Giving sight to machines
Making sense of pictures, videos and objects is no simple feat for machines, but these innovations are making it possible.
Humans are visual creatures—more than fifty percent of the human brain is directly or indirectly involved in processing visual information. While often taken for granted, our sense of sight influences how we make decisions, helps us navigate complex three-dimensional landscapes and allows us to complete tasks efficiently. Now imagine if machines could see as well as we do—how much more capable might they become?
For over five decades, scientists have been exploring various methods to grant machines sight. This entails not only developing better hardware for image or video capture, but also creating the software for identifying and interpreting key features of pictures and objects.
Today, several consumer devices are already capable of recognising faces or automatically captioning photographs, and doctors can now rely on computer vision tools to better diagnose diseases. Meanwhile, in factories, robotic arms need no longer be hard-coded with instructions to perform every action—they can observe, plan and react accordingly.
In this month’s TechOffers, we highlight three instances where ‘seeing’ machines could help organisations raise productivity and even save lives.
Clarity in the crosshairs
Not every image is taken perfectly—sometimes, the lighting is poor, or haze, smoke, dust or fog may obscure key features in a picture. To overcome these ‘visual barriers’, an image processing algorithm has been developed to increase the visibility of subsurface details. The algorithm can be embedded into the cameras of drones, underwater remote-controlled vehicles and even satellites or planetary rovers to enhance the quality of image capture and analysis.
Medical diagnostics also stand to gain from sophisticated image processing algorithms. For example, an advanced dermatology imaging software is now available to help clinicians look beneath the skin surface—in real time and under normal light—for early signs of conditions such as psoriasis or vitiligo. The software can also distinguish between skin lesions that appear the same to the human eye but actually have very different root causes, thereby improving the accuracy of diagnosis.
Taking image processing one step further, a spin-off company from the Advanced Digital Sciences Centre (ADSC) in Singapore, has developed artificial intelligence (AI) that can read human emotions with high precision. Based on real-time images or video feeds, the AI analyses facial features and is able to conclude whether a person is happy, angry or sad, among other emotions. Importantly, the AI algorithm is not computationally intensive, which makes it suitable for deployment on a wide range of computer operating systems and devices, even mobile platforms.
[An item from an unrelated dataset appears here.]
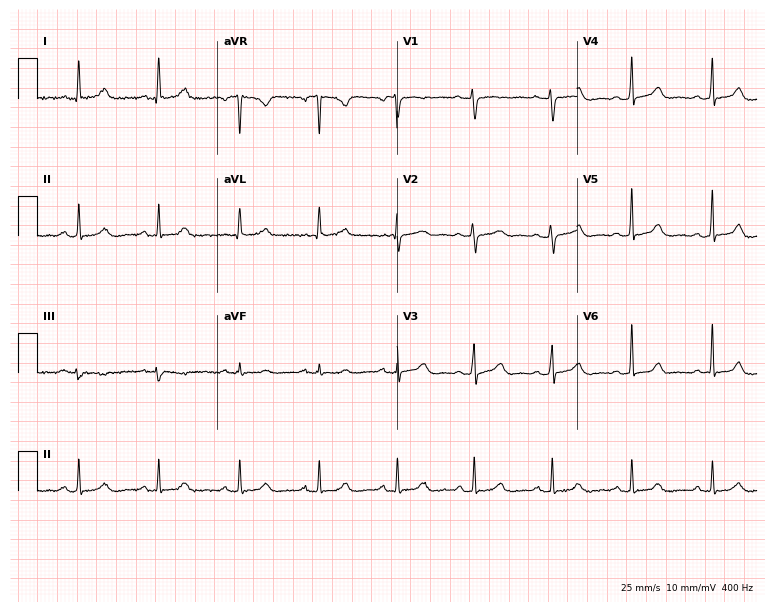
12-lead ECG (7.3-second recording at 400 Hz) from a female, 45 years old. Labelled as a normal ECG.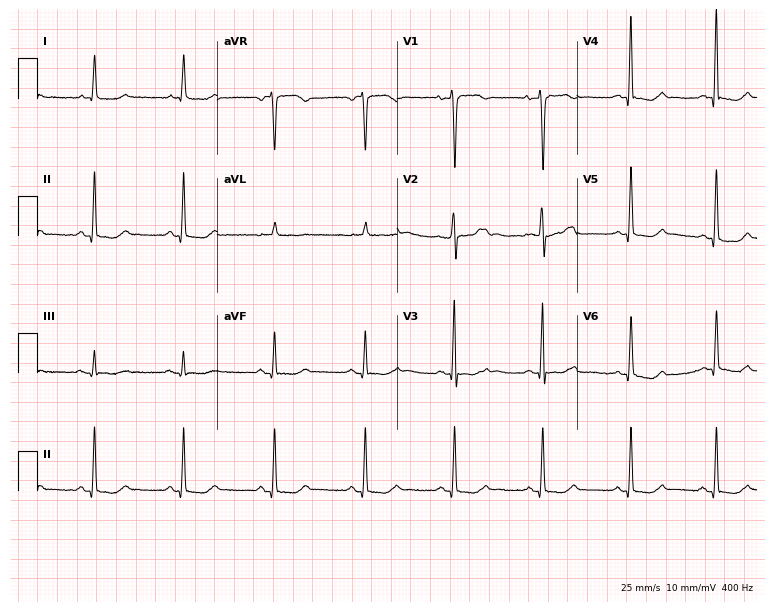
Electrocardiogram, a 71-year-old female patient. Of the six screened findings (first-degree AV block, right bundle branch block, left bundle branch block, sinus bradycardia, atrial fibrillation, sinus tachycardia), none is recorded.

By automatically assessing emotions, marketers could develop more targeted and effective campaigns based on their audience’s visceral responses to advertisements. The hospitality industry could also measure customer satisfaction based on facial expressions rather than responses on feedback forms. Furthermore, social robots, especially those intended as companions for the lonely elderly in their homes, need to be able to sense and respond to human emotional states. This technology could therefore be immensely useful wherever human emotions need to be identified and analysed for actionable insights.
Setting sights on a whole new dimension
More complex than analysing pictures and videos—all of which are two-dimensional—is making sense of an object, which exists in three dimensions (3D). Depending on how a 3D object rests on a surface, it can appear very different when viewed from different angles, and this presents challenges to autonomous production systems.
To overcome this limitation, a technology provider has created a 3D vision system consisting of a 3D scanner and a software package for industrial robots. Relying on laser projection to obtain a virtual representation of a 3D object, the scanner boasts a deep field of view, subpixel accuracy and low noise. Using the 3D information, the system then assigns grip points and alternative grip points on objects, allowing for their rapid and precise manipulation by robotic arms.
This technology is not restricted to the factory line but could also be applied in other contexts where 3D information is critical, such as in autonomous vehicles and augmented reality apps.